> [What you will do] Return the records exactly as they stand, and keep the pictures out of the copy.

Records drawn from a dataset
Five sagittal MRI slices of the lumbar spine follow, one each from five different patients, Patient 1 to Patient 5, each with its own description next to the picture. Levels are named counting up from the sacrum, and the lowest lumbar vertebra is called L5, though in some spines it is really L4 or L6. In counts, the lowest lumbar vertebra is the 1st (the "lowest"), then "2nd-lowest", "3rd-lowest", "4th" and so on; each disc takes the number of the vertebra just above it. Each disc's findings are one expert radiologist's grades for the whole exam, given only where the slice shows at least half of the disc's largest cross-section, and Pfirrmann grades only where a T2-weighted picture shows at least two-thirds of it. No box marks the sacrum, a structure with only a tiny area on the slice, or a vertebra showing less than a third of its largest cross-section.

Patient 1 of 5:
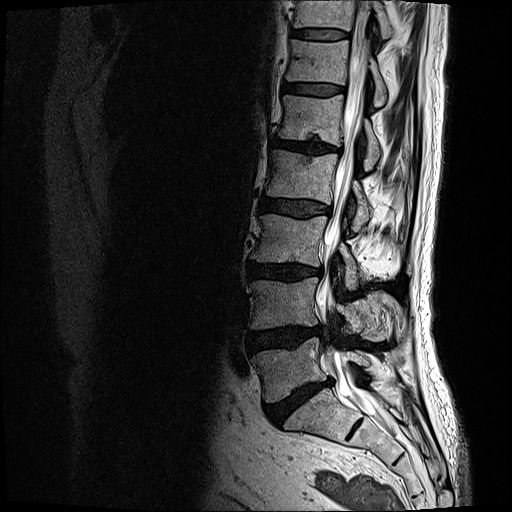 Field of view 300x300 mm; MRI lumbar spine (T2-weighted), sagittal plane; Sex M
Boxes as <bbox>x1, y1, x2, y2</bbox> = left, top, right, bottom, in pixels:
L4 (2nd-lowest vertebra): <bbox>252, 277, 383, 340</bbox>.
L1 (5th vertebra): <bbox>280, 94, 380, 171</bbox>.
Intervertebral disc L2/L3 (4th disc): <bbox>260, 197, 329, 218</bbox>.
Intervertebral disc T12/L1 (6th disc): <bbox>284, 84, 344, 96</bbox>.
T11 (7th vertebra): <bbox>294, 0, 391, 39</bbox>.
L5/S1 (lowest disc): <bbox>264, 380, 332, 425</bbox>.
L1/L2 (5th disc): <bbox>273, 137, 341, 153</bbox>.
L5 (lowest vertebra): <bbox>252, 338, 368, 402</bbox>.
L3 (3rd-lowest vertebra): <bbox>252, 214, 359, 289</bbox>.
L4/L5 (2nd-lowest disc): <bbox>248, 326, 318, 352</bbox>.
Intervertebral disc L3/L4 (3rd-lowest disc): <bbox>248, 262, 321, 281</bbox>.
T11/T12 (7th disc): <bbox>292, 30, 347, 40</bbox>.
Spinal canal: <bbox>316, 0, 379, 415</bbox>.
T12 (6th vertebra): <bbox>288, 39, 387, 107</bbox>.
L2 (4th vertebra): <bbox>268, 149, 370, 232</bbox>.

Degenerative findings by level:
• L1/L2 (5th disc): Pfirrmann grade 4, Modic type II, disc bulging, lower-endplate change, upper-endplate change, disc narrowing
• L4/L5 (2nd-lowest disc): Pfirrmann grade 4, disc herniation, disc bulging
• L5/S1 (lowest disc): Pfirrmann grade 5, disc narrowing, Modic type II, lower-endplate change, disc bulging
• L2/L3 (4th disc): Pfirrmann grade 3, disc bulging
• L3/L4 (3rd-lowest disc): Pfirrmann grade 4, disc narrowing, lower-endplate change, disc bulging, Modic type II
• T11/T12 (7th disc): Pfirrmann grade 3
• T12/L1 (6th disc): Pfirrmann grade 3

Patient 2 of 5:
Slice 48 of 120 | Lumbar spine MR, T2 SPACE (3D), sagittal
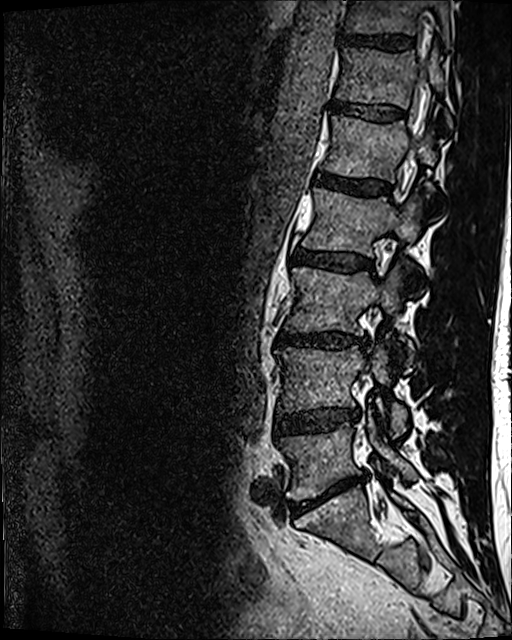 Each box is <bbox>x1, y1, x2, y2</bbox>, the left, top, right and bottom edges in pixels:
• 5th vertebra: <bbox>324, 115, 436, 181</bbox>
• 6th vertebra: <bbox>336, 47, 451, 127</bbox>
• 6th disc: <bbox>330, 101, 404, 119</bbox>
• 2nd-lowest vertebra: <bbox>276, 345, 407, 436</bbox>
• 7th disc: <bbox>339, 34, 414, 51</bbox>
• 3rd-lowest vertebra: <bbox>286, 266, 414, 366</bbox>
• 4th vertebra: <bbox>302, 188, 421, 255</bbox>
• lowest disc: <bbox>290, 474, 361, 512</bbox>
• 7th vertebra: <bbox>345, 0, 449, 47</bbox>
• 2nd-lowest disc: <bbox>275, 408, 359, 432</bbox>
• 3rd-lowest disc: <bbox>276, 331, 367, 348</bbox>
• thecal sac / spinal canal: <bbox>413, 95, 426, 136</bbox>
• 4th disc: <bbox>293, 249, 373, 271</bbox>
• 5th disc: <bbox>314, 172, 390, 196</bbox>
• lowest vertebra: <bbox>277, 411, 417, 499</bbox>

Per-level radiological findings:
• 3rd-lowest disc: Pfirrmann grade 4, lower-endplate change, disc narrowing, disc bulging
• 6th disc: Pfirrmann grade 3
• 2nd-lowest disc: Pfirrmann grade 3, disc narrowing, disc bulging
• 5th disc: Pfirrmann grade 4
• 7th disc: Pfirrmann grade 4
• 4th disc: Pfirrmann grade 3, disc bulging

Patient 3 of 5:
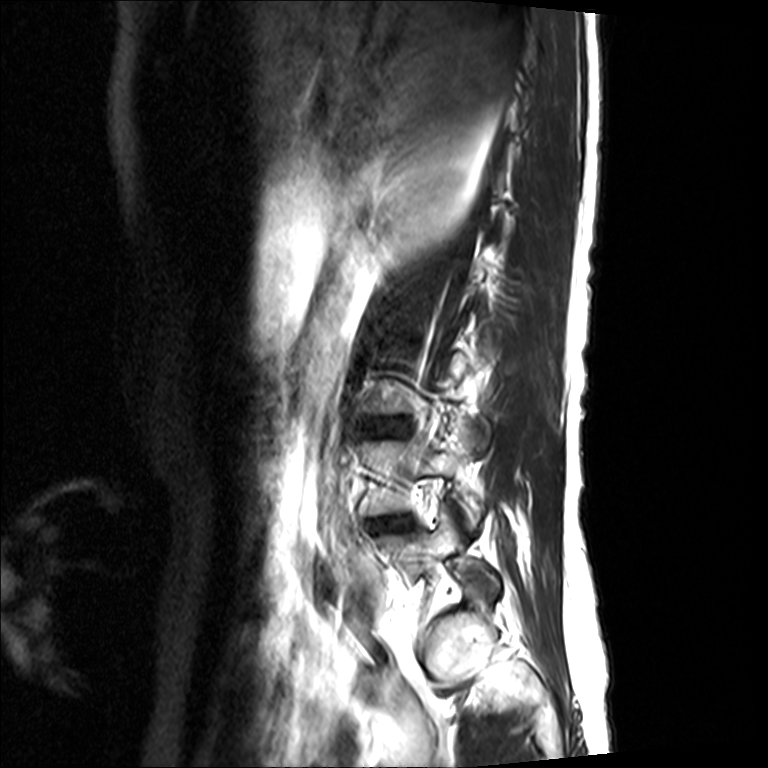 768x768 px. MRI lumbar spine (T2-weighted), sagittal plane.
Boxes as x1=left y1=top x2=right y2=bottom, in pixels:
Segmented structures:
• 2nd-lowest disc — x1=369 y1=516 x2=413 y2=532
• 3rd-lowest disc — x1=387 y1=419 x2=401 y2=433

Patient 4 of 5:
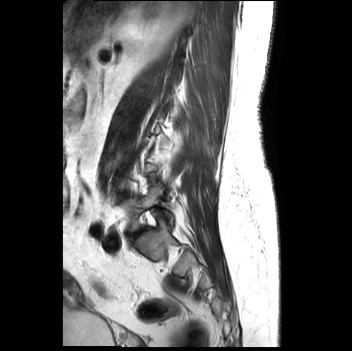
Patient sex: F. Image 352x351. MRI lumbar spine (T2-weighted), sagittal plane.

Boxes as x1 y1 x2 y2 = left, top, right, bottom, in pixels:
IVD L5/S1 at 129 228 146 241, L5 vertebra at 122 185 173 232.

Patient 5 of 5:
Sagittal T2-weighted lumbar spine MRI 
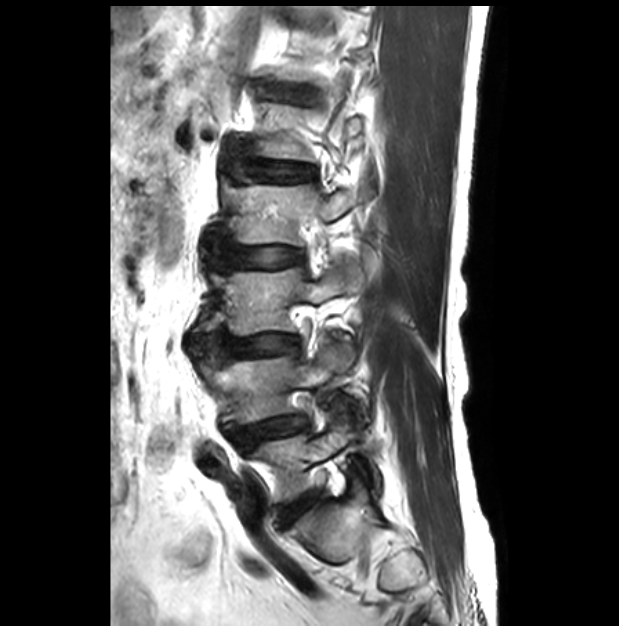

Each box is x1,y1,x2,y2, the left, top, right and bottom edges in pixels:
L4/L5 at 229,416,306,447 | L3 vertebra at 211,261,355,335 | L2/L3 at 209,238,303,268 | L4 at 203,339,364,427 | L2 at 233,182,365,246 | T12/L1 at 254,80,318,102 | IVD L1/L2 at 225,142,314,181 | L5/S1 at 279,493,317,526 | L5 vertebra at 250,420,382,501 | L3/L4 at 193,329,299,365

Expert MSK radiologist gradings (per disc):
  L4/L5: Pfirrmann grade 3, lower-endplate change, spondylolisthesis, disc narrowing, upper-endplate change, disc bulging
  L1/L2: Pfirrmann grade 1
  T12/L1: Pfirrmann grade 1
  L3/L4: Pfirrmann grade 1
  L2/L3: Pfirrmann grade 1

> [Solution to this task]
Five sagittal MRI slices of the lumbar spine follow, one each from five different patients, Patient 1 to Patient 5, each with its own description next to the picture. Levels are named counting up from the sacrum, and the lowest lumbar vertebra is called L5, though in some spines it is really L4 or L6. In counts, the lowest lumbar vertebra is the 1st (the "lowest"), then "2nd-lowest", "3rd-lowest", "4th" and so on; each disc takes the number of the vertebra just above it. Each disc's findings are one expert radiologist's grades for the whole exam, given only where the slice shows at least half of the disc's largest cross-section, and Pfirrmann grades only where a T2-weighted picture shows at least two-thirds of it. No box marks the sacrum, a structure with only a tiny area on the slice, or a vertebra showing less than a third of its largest cross-section.

Patient 1 of 5:
 Field of view 300x300 mm; MRI lumbar spine (T2-weighted), sagittal plane; Sex M
Boxes as <bbox>x1, y1, x2, y2</bbox> = left, top, right, bottom, in pixels:
L4 (2nd-lowest vertebra): <bbox>252, 277, 383, 340</bbox>.
L1 (5th vertebra): <bbox>280, 94, 380, 171</bbox>.
Intervertebral disc L2/L3 (4th disc): <bbox>260, 197, 329, 218</bbox>.
Intervertebral disc T12/L1 (6th disc): <bbox>284, 84, 344, 96</bbox>.
T11 (7th vertebra): <bbox>294, 0, 391, 39</bbox>.
L5/S1 (lowest disc): <bbox>264, 380, 332, 425</bbox>.
L1/L2 (5th disc): <bbox>273, 137, 341, 153</bbox>.
L5 (lowest vertebra): <bbox>252, 338, 368, 402</bbox>.
L3 (3rd-lowest vertebra): <bbox>252, 214, 359, 289</bbox>.
L4/L5 (2nd-lowest disc): <bbox>248, 326, 318, 352</bbox>.
Intervertebral disc L3/L4 (3rd-lowest disc): <bbox>248, 262, 321, 281</bbox>.
T11/T12 (7th disc): <bbox>292, 30, 347, 40</bbox>.
Spinal canal: <bbox>316, 0, 379, 415</bbox>.
T12 (6th vertebra): <bbox>288, 39, 387, 107</bbox>.
L2 (4th vertebra): <bbox>268, 149, 370, 232</bbox>.

Degenerative findings by level:
• L1/L2 (5th disc): Pfirrmann grade 4, Modic type II, disc bulging, lower-endplate change, upper-endplate change, disc narrowing
• L4/L5 (2nd-lowest disc): Pfirrmann grade 4, disc herniation, disc bulging
• L5/S1 (lowest disc): Pfirrmann grade 5, disc narrowing, Modic type II, lower-endplate change, disc bulging
• L2/L3 (4th disc): Pfirrmann grade 3, disc bulging
• L3/L4 (3rd-lowest disc): Pfirrmann grade 4, disc narrowing, lower-endplate change, disc bulging, Modic type II
• T11/T12 (7th disc): Pfirrmann grade 3
• T12/L1 (6th disc): Pfirrmann grade 3

Patient 2 of 5:
Slice 48 of 120 | Lumbar spine MR, T2 SPACE (3D), sagittal
 Each box is <bbox>x1, y1, x2, y2</bbox>, the left, top, right and bottom edges in pixels:
• 5th vertebra: <bbox>324, 115, 436, 181</bbox>
• 6th vertebra: <bbox>336, 47, 451, 127</bbox>
• 6th disc: <bbox>330, 101, 404, 119</bbox>
• 2nd-lowest vertebra: <bbox>276, 345, 407, 436</bbox>
• 7th disc: <bbox>339, 34, 414, 51</bbox>
• 3rd-lowest vertebra: <bbox>286, 266, 414, 366</bbox>
• 4th vertebra: <bbox>302, 188, 421, 255</bbox>
• lowest disc: <bbox>290, 474, 361, 512</bbox>
• 7th vertebra: <bbox>345, 0, 449, 47</bbox>
• 2nd-lowest disc: <bbox>275, 408, 359, 432</bbox>
• 3rd-lowest disc: <bbox>276, 331, 367, 348</bbox>
• thecal sac / spinal canal: <bbox>413, 95, 426, 136</bbox>
• 4th disc: <bbox>293, 249, 373, 271</bbox>
• 5th disc: <bbox>314, 172, 390, 196</bbox>
• lowest vertebra: <bbox>277, 411, 417, 499</bbox>

Per-level radiological findings:
• 3rd-lowest disc: Pfirrmann grade 4, lower-endplate change, disc narrowing, disc bulging
• 6th disc: Pfirrmann grade 3
• 2nd-lowest disc: Pfirrmann grade 3, disc narrowing, disc bulging
• 5th disc: Pfirrmann grade 4
• 7th disc: Pfirrmann grade 4
• 4th disc: Pfirrmann grade 3, disc bulging

Patient 3 of 5:
 768x768 px. MRI lumbar spine (T2-weighted), sagittal plane.
Boxes as x1=left y1=top x2=right y2=bottom, in pixels:
Segmented structures:
• 2nd-lowest disc — x1=369 y1=516 x2=413 y2=532
• 3rd-lowest disc — x1=387 y1=419 x2=401 y2=433

Patient 4 of 5:
Patient sex: F. Image 352x351. MRI lumbar spine (T2-weighted), sagittal plane.

Boxes as x1 y1 x2 y2 = left, top, right, bottom, in pixels:
IVD L5/S1 at 129 228 146 241, L5 vertebra at 122 185 173 232.

Patient 5 of 5:
Sagittal T2-weighted lumbar spine MRI 

Each box is x1,y1,x2,y2, the left, top, right and bottom edges in pixels:
L4/L5 at 229,416,306,447 | L3 vertebra at 211,261,355,335 | L2/L3 at 209,238,303,268 | L4 at 203,339,364,427 | L2 at 233,182,365,246 | T12/L1 at 254,80,318,102 | IVD L1/L2 at 225,142,314,181 | L5/S1 at 279,493,317,526 | L5 vertebra at 250,420,382,501 | L3/L4 at 193,329,299,365

Expert MSK radiologist gradings (per disc):
  L4/L5: Pfirrmann grade 3, lower-endplate change, spondylolisthesis, disc narrowing, upper-endplate change, disc bulging
  L1/L2: Pfirrmann grade 1
  T12/L1: Pfirrmann grade 1
  L3/L4: Pfirrmann grade 1
  L2/L3: Pfirrmann grade 1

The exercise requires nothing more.